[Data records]
[Start of section]

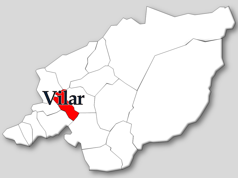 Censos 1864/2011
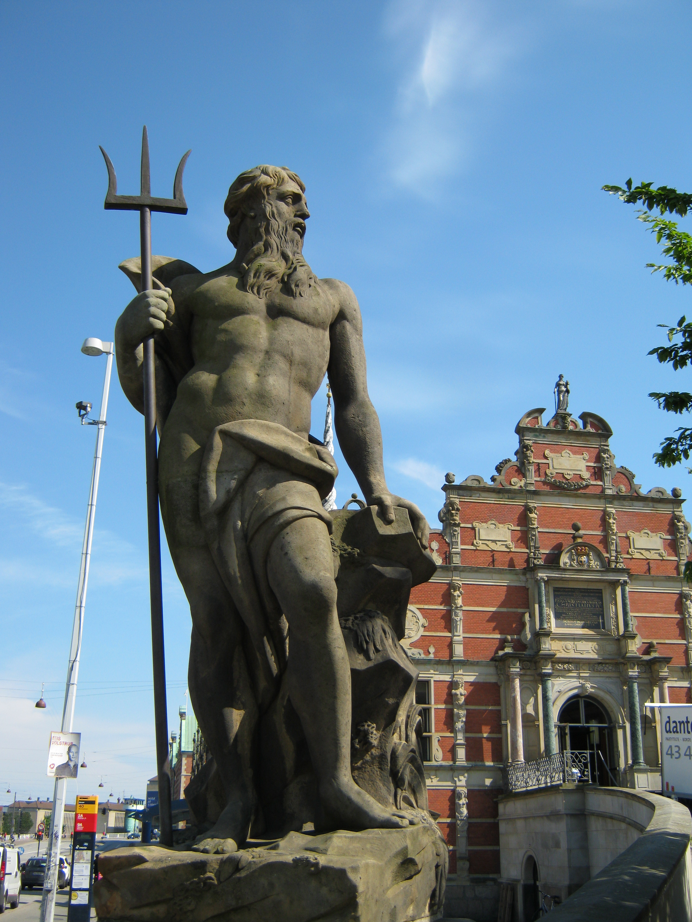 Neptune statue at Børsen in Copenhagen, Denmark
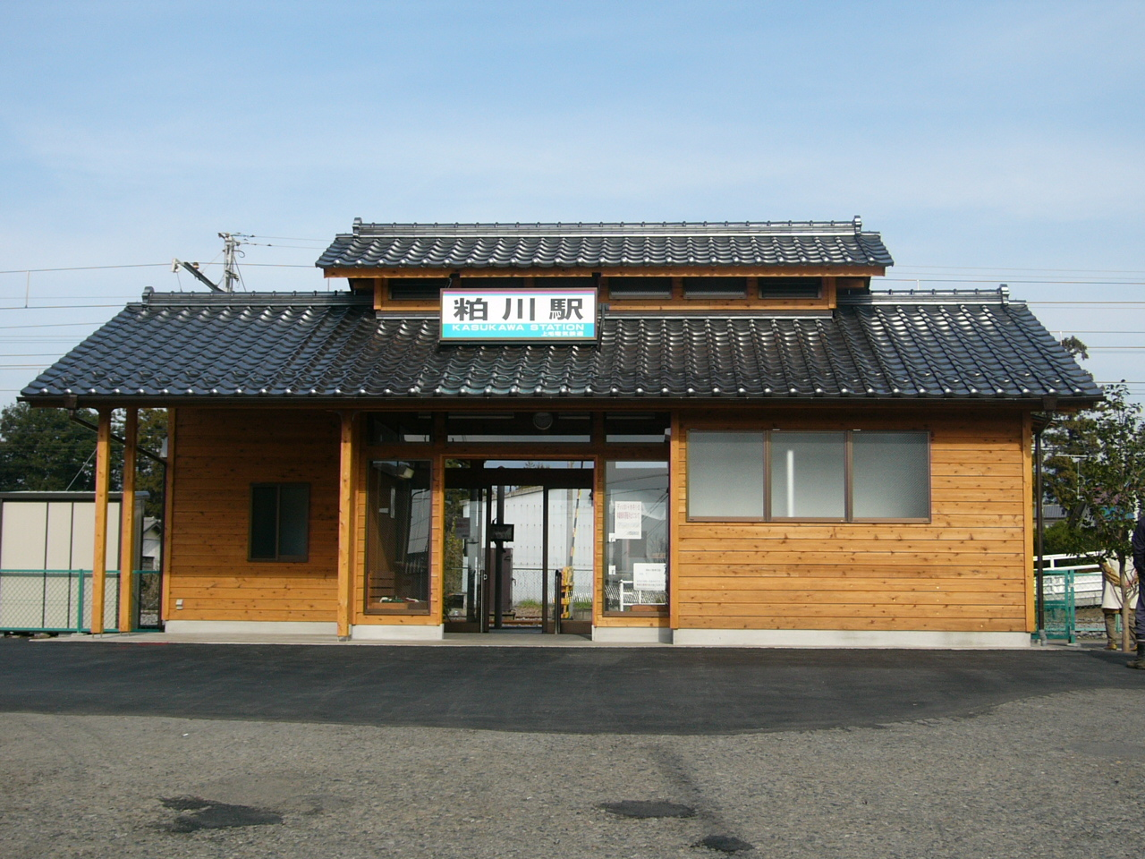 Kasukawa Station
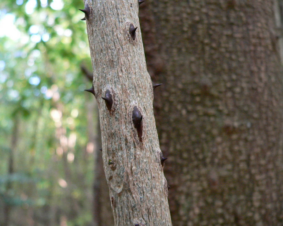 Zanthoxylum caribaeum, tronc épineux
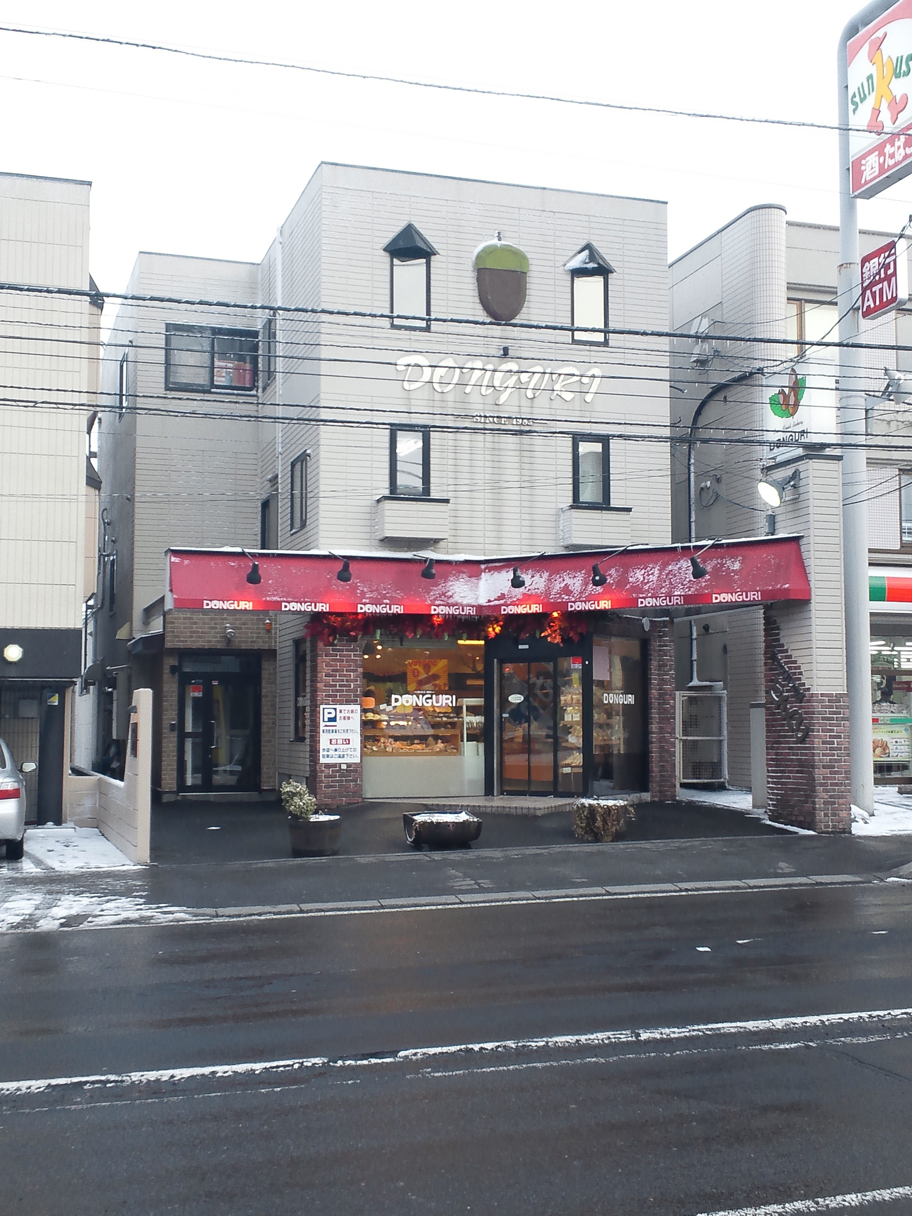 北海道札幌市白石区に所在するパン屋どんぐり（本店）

[End of section]

Copy out all the data above exactly, pictures excluded.

Exercise solution:
 Censos 1864/2011
 Neptune statue at Børsen in Copenhagen, Denmark
 Kasukawa Station
 Zanthoxylum caribaeum, tronc épineux
 北海道札幌市白石区に所在するパン屋どんぐり（本店）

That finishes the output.